After a short silence, I muster up the courage to ask if I can take a photo with him. He laughs again, accepting the very random request. He seems to laugh a lot. I like it. Being able to laugh often is a nice way to be.

I set up the camera, the skeleton’s book kind enough to hold it up for us. Adjusting the settings to wait ten seconds before taking a photo, I press the button and rush back to the swing beside the skeleton.

We hear the click of the camera taking a photo, and I get up to see how it turned out.
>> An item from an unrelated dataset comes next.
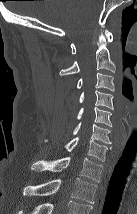 CT; sagittal view; image 137 mm wide

Each box is [x1, y1, x2, y2] in pixels: top-left corner, then bottom-right corner.
In this scan, the topmost labeled vertebra is C1 and the lowest is T2.
{"vertebrae":{"C1":[70,30,113,54],"C2":[59,30,115,76],"C3":[77,73,114,91],"C4":[79,90,113,109],"C5":[77,107,112,126],"C6":[72,122,111,144],"C7":[44,137,112,161],"T1":[31,157,102,182],"T2":[23,178,97,203]}}

When I look at the photo, I don’t see a skeleton. Instead, I see the faint outline of a young human being, as if he is there and not there at once, fading away or becoming clearer depending on which way I turn my head, how I blink, the angle at which I hold the photo… I look up at the skeleton, wondering if he did this on purpose, and he smiles at me, a genuine grin as if barely holding back another laugh. He grabs a long-dead leaf from the ground of the porch, crushing it between the bones of his hand. I lean in, wondering what he is about to do.

When he unfurls his fingers, a little pansy curls up to the sun, and he gently places it behind my ear. I breathe out quiet thanks and turn the camera around to show him the photo. He smiles again and says that he should be the one thanking me. I gape. I had done nothing but bother him when he was reading. When I ask him why he said that, he shoots me his genuine and elusive smile and tells me that it felt nice to talk to someone who understands.

He does not elaborate further, and I do not push him.

He says he hopes I find what I am looking for, and, bringing my hand up to the pansy in my hair, I wish the same to him. As I leave, I take one last look at the photo we took together.

The near-invisible image of the human beside me is now filled with copious pansies, taking the shape of a laughing skeleton.